Wonderful articles in this post it’s very beneficial for me. Thanks to share this post.
This matches my own understanding of long-standing problems in our lives. It’s true that the most of the pain related to long-standing unresolved problems comes not from the problem itself, but from the knowledge that we are not doing anything about it. Most issues will need to be solved anyway. There’s no point in postponing them. The sooner you start doing at least something, the quicker you’ll get rid of the pain of procrastination. Thanks for the insightful post!
hi
http://farsi.khamenei.ir/ndata/news/28731/index.html#en
Brendan, I enjoyed reading your post, specifically when you write about taking ownership of the problem and getting real with the problem.
Many times people cannot make sense of their frustration and keep pushing away their anger or frustration. A disconnection! That is the start of unhappiness. This needs attention not only through presence and awareness but also with being grounded in one’s heart to feel connected and start valuing what is important.

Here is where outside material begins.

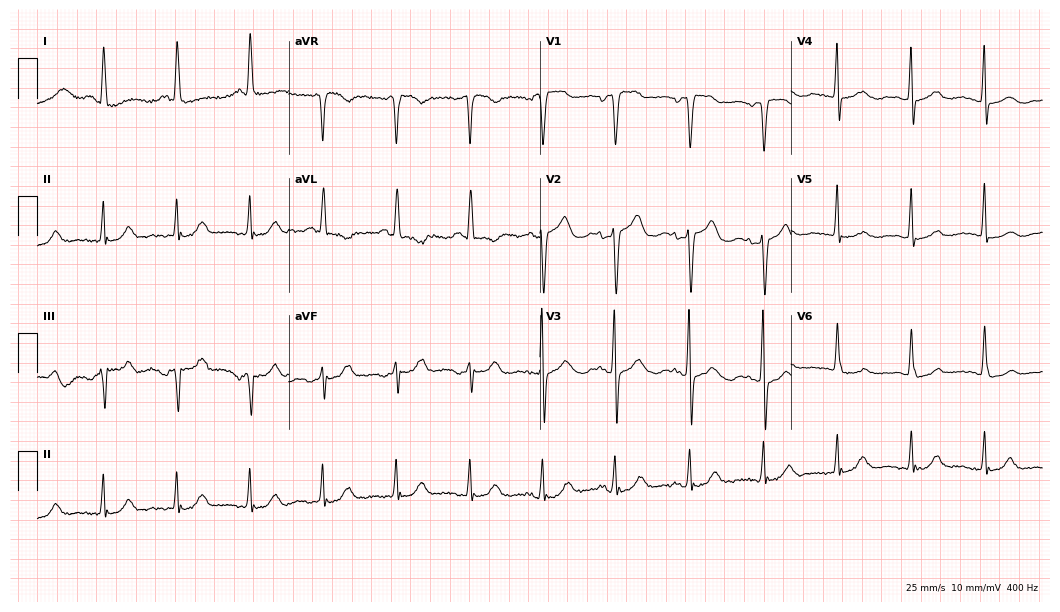
Standard 12-lead ECG recorded from a female, 77 years old. None of these six findings is recorded: first-degree AV block, right bundle branch block, left bundle branch block, sinus bradycardia, atrial fibrillation, sinus tachycardia. Other findings, if any, are not listed.

Psychology Today issued a survey to determine the number one factor of happiness and connection rated at the top criteria for happiness! Yvonne, http://www.YvonneStLouis.com
Thanks Brendan.
I can relate with step number 1 for most of my life. You mentioned the shifting of responsibilities onto outside forces so we can avoid taking ownership of it, which is not the way to approach our lives. I do wish I realized the truth sooner!
Hi Brendan,
I really enjoyed reading this post! I loved how you walked through solving a problem. Own it, find the real problem, then shift your focus to solving the problem one small step at a time. A great method for overcoming problems!